Alain Noah Awana
4 Juin 2009
Le colloque ouvert depuis lundi 2 juin 2009 cherche à structurer le cinéma du continent noir pour en faire une véritable industrie. Rencontres, colloques et autres festivals se tiennent depuis de longues années en Afrique pour tenter d'apporter une solution réelle aux différents problèmes qui minent le cinéma du continent. "Les Ecrans Noirs", 13ème édition, ne dérogent pas à cette règle. En marge de ce festival qui se déroule à Yaoundé, un colloque sur le " Cinéma et l'économie " a démarré lundi 1er juin au Centre culturel français François Villon (Ccffv).
La question principale étant de savoir s'il faut industrialiser le cinéma africain. L'objectif principal de ce colloque, comme l'expliquent ses organisateurs, est de trouver " enfin " le scénario idéal pour le décollage du cinéma africain. Plusieurs cinéastes reconnus ont ainsi fait le déplacement du Ccfvf. On peut citer notamment le producteur nigérian Kingsley Ogoro, Boubakar Diallo, Idrissa Ouedraogo, Robert Minangoy, Thierry Michel (réalisateur de Mobutu roi du Zaïre), etc. Tous apportent leurs expériences personnelles tout en faisant des suggestions.
C'est ce qui a fait l'essentiel des débats d'hier, 2 juin 2009. Mais, l'on a surtout parlé des expériences du Nigeria et du Burkina Faso. Des pays où, s'il n'existe pas une réelle industrie du cinéma, on est tout au moins avancé. Le Nigeria par exemple a déjà son Hollywood, en référence à Hollywood. " Nous n'avons pas une réelle industrie du cinéma comme Hollywood. Mais il y a une véritable envie de création et surtout de structuration de ce secteur dans notre pays ", explique Kingsley Ogoro. Il insiste sur le fait que le Nigeria est un modèle en Afrique en ce qui concerne la consommation interne des vidéos.
Difficultés
Seul problème à cette " éclosion " du cinéma au Nigeria : il y a trop de films vidéos sur le marché nigérian et la piraterie est très féroce. Ce n'est d'ailleurs pas un cas spécifique. Cependant, les participants au colloque de Yaoundé estiment que d'autres problèmes existent et sur lesquels l'on ne se penche pas assez. Le débat sur la professionnalisation du cinéma en Afrique est une fois de plus relancé. Très peu de professionnels sont présents sur la scène africaine, et d'ailleurs ceux qui le sont ne sont pas connus. Résultat : des productions de faible qualité tant sur le plan technique qu'artistique. Ce qui donne lieu à une consommation inférieure aux potentialités incontestables.

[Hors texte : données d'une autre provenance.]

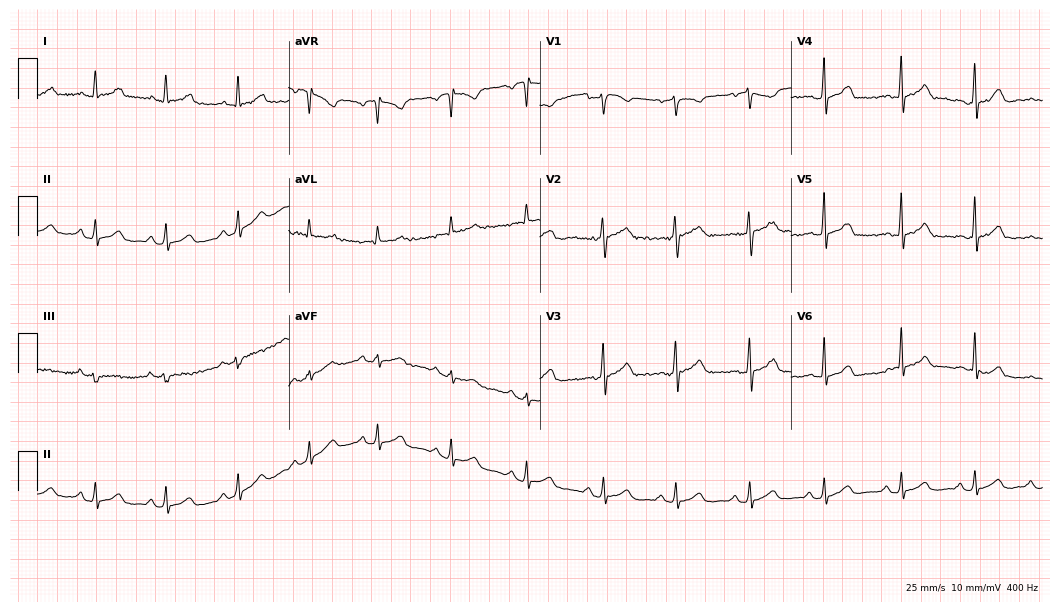
Electrocardiogram (10.2-second recording at 400 Hz), a female patient, 35 years old. Overall reading on record: normal ECG.

Mais, il existe aussi d'autres blocages. C'est ainsi que le problème du doublage, technique qui permet d'avoir le même film en plusieurs langues et donc de s'attaquer à plusieurs marchés, tarde à se développer. Alors que c'est un secteur qui pourrait donner beaucoup de travail aux jeunes. Il peut également permettre de " relancer " un film sur un marché inexploité. Mais, au regard de ce qui se fait avec les films nigérians notamment, l'on est bien loin des résultats escomptés. D'autres pistes sont à explorer pour booster le cinéma africain.